The outgoing president Martin Van Buren did not attend Harrison's inauguration, making him the third president up to that time to do so (John Adams and John Quincy Adams being the others). While Van Buren and Harrison were on good personal terms, Van Buren was still dissatisfied over the Whig party's attacks on him during the campaign. His son Martin Jr. was also ill, which may have led him to skip the ceremony. Instead, he stayed at the Capitol signing legislation until just before the ceremony began.

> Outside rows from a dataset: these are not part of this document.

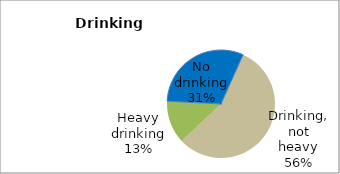
| Category | Series 0 |
|---|---|
| No drinking | 30.89 |
| Drinking, not heavy | 56.263 |
| Heavy drinking | 12.848 |
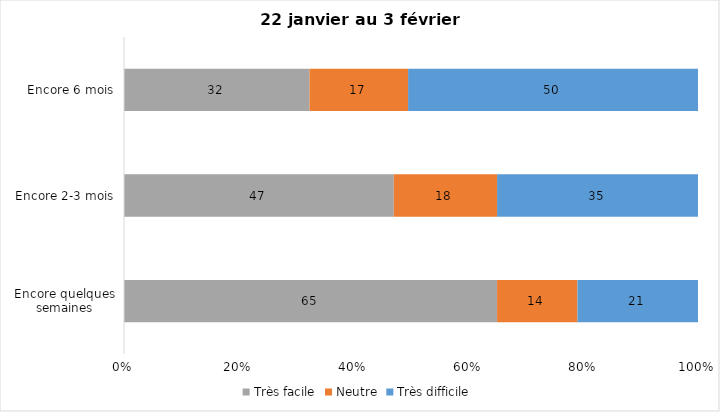
| Category | Très facile | Neutre | Très difficile |
|---|---|---|---|
| Encore quelques semaines | 65 | 14 | 21 |
| Encore 2-3 mois | 47 | 18 | 35 |
| Encore 6 mois | 32 | 17 | 50 |
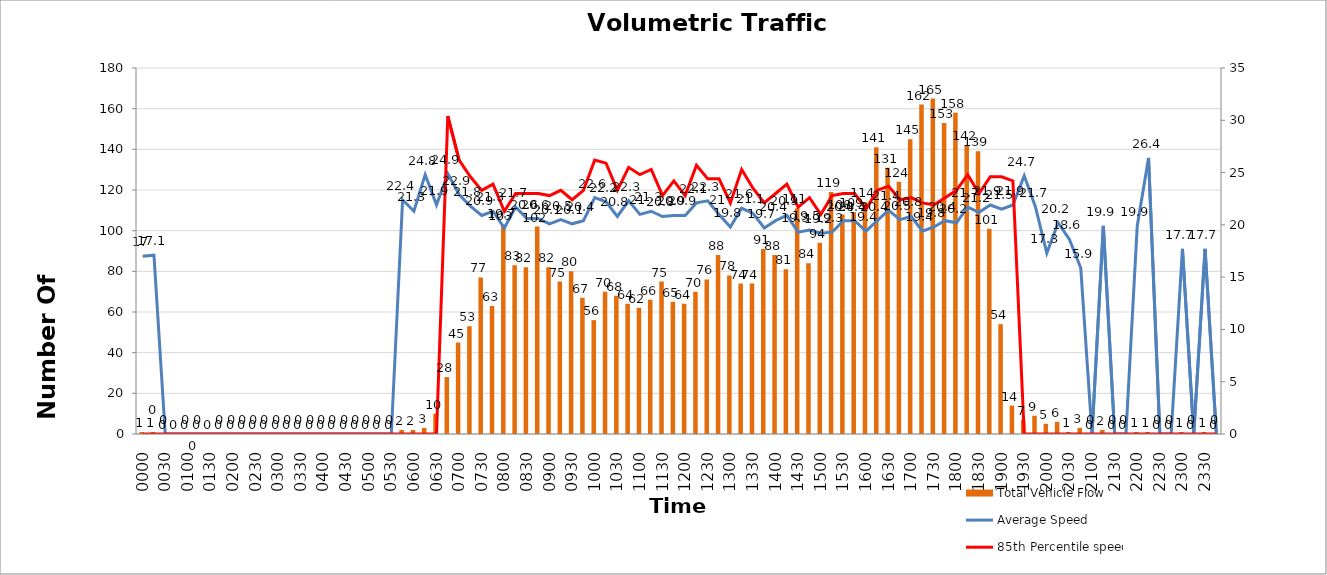
| Category | Total Vehicle Flow |
|---|---|
| 0000 | 1 |
| 0015 | 1 |
| 0030 | 0 |
| 0045 | 0 |
| 0100 | 0 |
| 0115 | 0 |
| 0130 | 0 |
| 0145 | 0 |
| 0200 | 0 |
| 0215 | 0 |
| 0230 | 0 |
| 0245 | 0 |
| 0300 | 0 |
| 0315 | 0 |
| 0330 | 0 |
| 0345 | 0 |
| 0400 | 0 |
| 0415 | 0 |
| 0430 | 0 |
| 0445 | 0 |
| 0500 | 0 |
| 0515 | 0 |
| 0530 | 0 |
| 0545 | 2 |
| 0600 | 2 |
| 0615 | 3 |
| 0630 | 10 |
| 0645 | 28 |
| 0700 | 45 |
| 0715 | 53 |
| 0730 | 77 |
| 0745 | 63 |
| 0800 | 103 |
| 0815 | 83 |
| 0830 | 82 |
| 0845 | 102 |
| 0900 | 82 |
| 0915 | 75 |
| 0930 | 80 |
| 0945 | 67 |
| 1000 | 56 |
| 1015 | 70 |
| 1030 | 68 |
| 1045 | 64 |
| 1100 | 62 |
| 1115 | 66 |
| 1130 | 75 |
| 1145 | 65 |
| 1200 | 64 |
| 1215 | 70 |
| 1230 | 76 |
| 1245 | 88 |
| 1300 | 78 |
| 1315 | 74 |
| 1330 | 74 |
| 1345 | 91 |
| 1400 | 88 |
| 1415 | 81 |
| 1430 | 111 |
| 1445 | 84 |
| 1500 | 94 |
| 1515 | 119 |
| 1530 | 108 |
| 1545 | 109 |
| 1600 | 114 |
| 1615 | 141 |
| 1630 | 131 |
| 1645 | 124 |
| 1700 | 145 |
| 1715 | 162 |
| 1730 | 165 |
| 1745 | 153 |
| 1800 | 158 |
| 1815 | 142 |
| 1830 | 139 |
| 1845 | 101 |
| 1900 | 54 |
| 1915 | 14 |
| 1930 | 7 |
| 1945 | 9 |
| 2000 | 5 |
| 2015 | 6 |
| 2030 | 1 |
| 2045 | 3 |
| 2100 | 0 |
| 2115 | 2 |
| 2130 | 0 |
| 2145 | 0 |
| 2200 | 1 |
| 2215 | 1 |
| 2230 | 0 |
| 2245 | 0 |
| 2300 | 1 |
| 2315 | 0 |
| 2330 | 1 |
| 2345 | 0 |

The day of the inauguration was overcast with cold wind and a noon temperature estimated to be 48 F, but the president-elect chose to not wear an overcoat, hat, or gloves for the ceremony. Harrison delivered the longest inaugural address to date, running 8,445 words. He wrote the entire speech himself, though it was edited by soon-to-be Secretary of State, Daniel Webster. Webster said afterwards that in the process of reducing the text, he had "killed seventeen Roman proconsuls". That evening Harrison attended three inaugural balls, including one at Carusi's Saloon entitled the "Tippecanoe" ball, which at a price of US$10 per person attracted 1000 guests.

On March 26, Harrison developed a cold. According to the prevailing medical misconception of that time, it was believed that his illness was directly caused by the bad weather at his inauguration; however, Harrison's illness did not arise until more than three weeks after the event. Despite doctors' attempts at treating him, Harrison died on April 4 from pneumonia that developed from the cold. The first president to die in office, his presidency was, and remains, the shortest in American history.